5. One of the distinct Japanese cultural values is collectivism or group consciousness. This has directly affected the Japanese attitude towards external auditors and the audit function. Prior to the American occupation of Japan after the Second World War, there was no external auditing profession. When it was introduced in 1949, Japanese corporations often considered it as unnecessary. Because of the cultural value orientation of not trusting someone from outside the group, independent auditors had difficulty being accepted by clients.

6. In the 1990s, Japanese companies were compelled to seek finance from overseas markets due to various reasons, such as large scale losses among Japanese banks and other companies, and the collapse of Japanese asset prices. However, the financial reporting standards used by Japanese companies were criticized for their failure to produce information in a transparent manner. In the mid-1990s the Japanese government initiated a program of financial reform, which included a series of major changes aimed at aligning Japanese financial reporting regulations with internationally acceptable standards. The term “Accounting Big Bang” was used to describe this reform program because of the magnitude of the changes involved.

7. The principle of prudence is firmly established in the German law mainly because of theheavy losses suffered by creditors of German companies during the Great Depression in the late 1920s and early 1930s. The accounting system at the time allowed companiesto revalue assets as they wished, and was blamed for the losses as it failed to protect the creditors from becoming victims of companies, which adopted highly optimistic methods to value their assets. The objective of establishing the principle of prudence in the 1937StockCorporations Law was to ensure that the events of the 1920s and 1930s would not happen again. This is reflected in the strict adherence to the use of historical cost for measuring asset values.

8. In Germany, tax law has a strong influence on accounting and financial reporting. The reason for this link between taxation and financial reporting is historical. When corporate income taxation was introduced in Germany in 1874, the requirement for annual accounting had already been codified in the Commercial Code in 1862. It was convenient to link corporate income taxation to existing financial statements.

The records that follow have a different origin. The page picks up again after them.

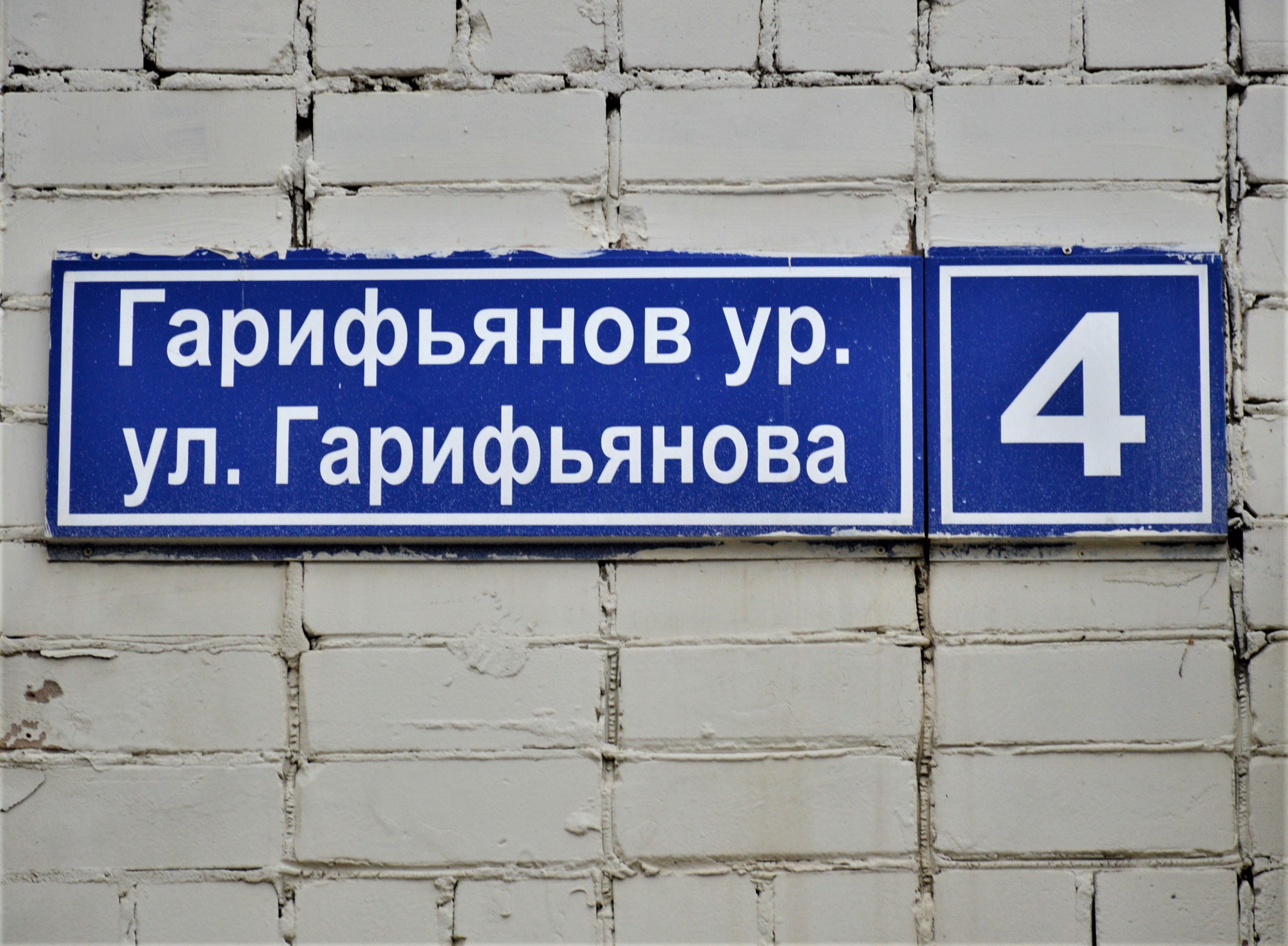 Казань, Горки. Адресная табличка на доме: ул. Гарифьянова, 4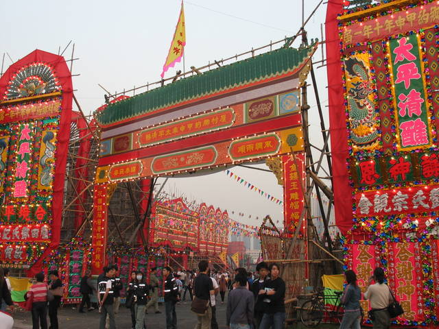 中文（香港）: 廈村太平清醮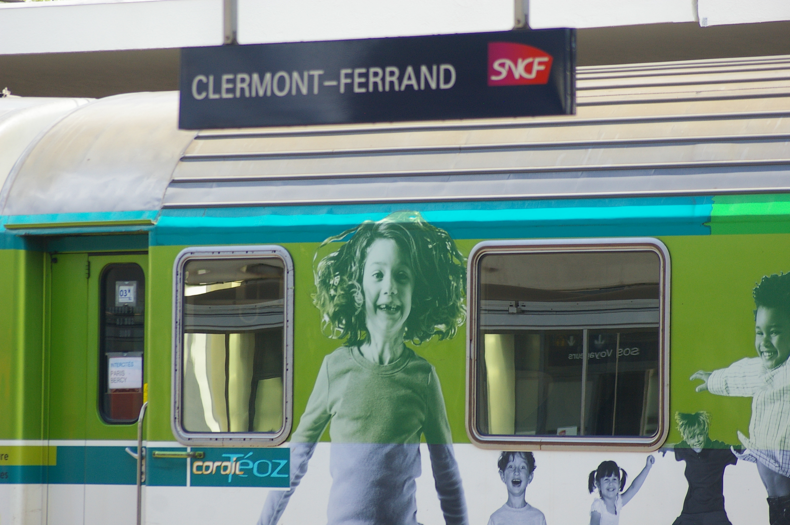 Corail Teoz en gare de Clermont-Ferrand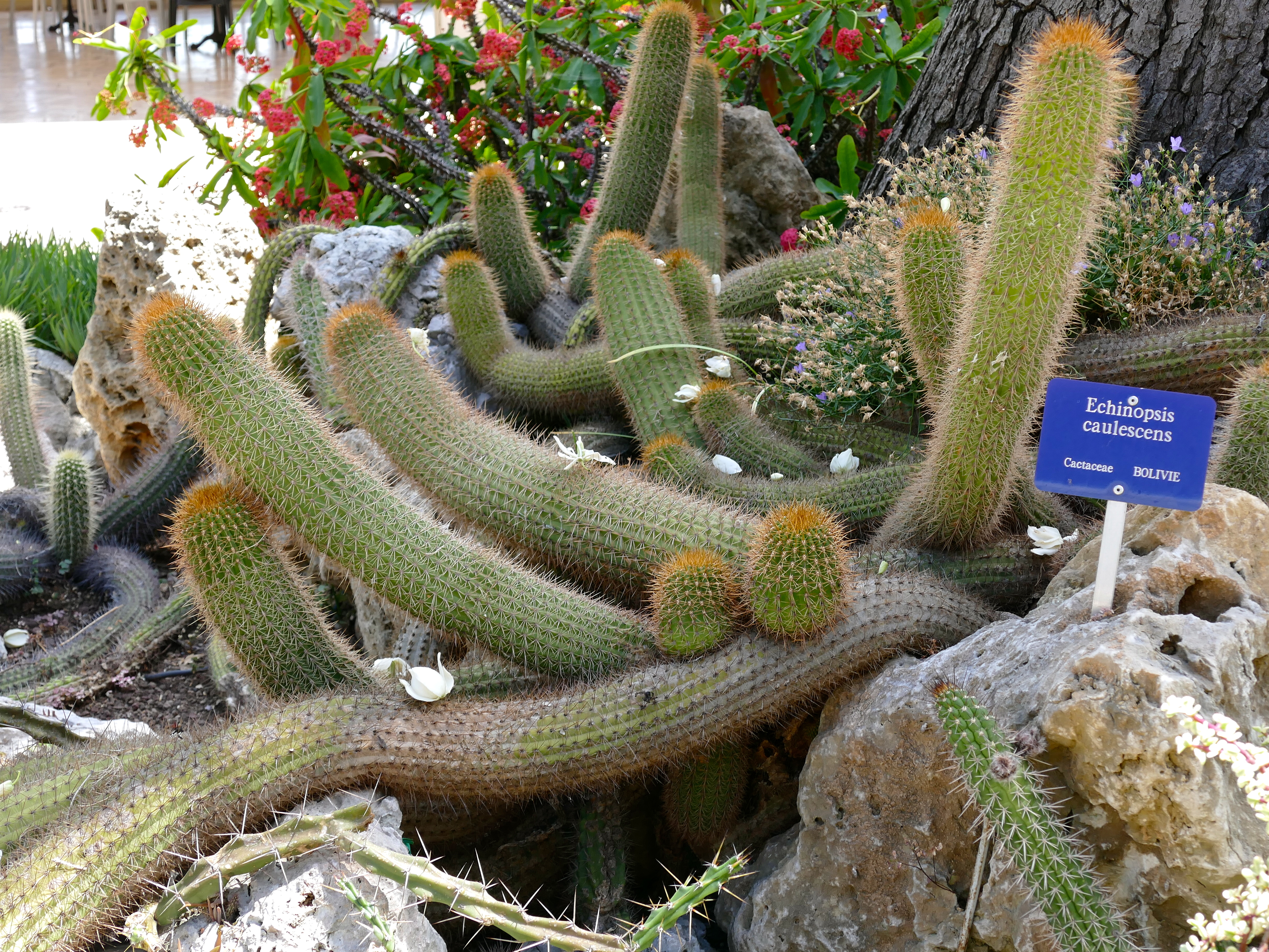 Jardin Exotique, MONACO

9.There are two main external factors that have influenced financial reporting in Germany in recent years. They are, EU Directives and the forces of globalization. The 1985 Accounting Act implemented the Fourth, Seventh, and Eighth Directives and transformed them into German Commercial Law. The EU’s decision to adopt IFRSs from January 1 2005, was in recognition of the global trends in financial reporting. Even before the EU’s decision, large German companies like Daimler-Chrysler that had their shares listed on foreign stock exchanges were already using internally acceptable accounting standards.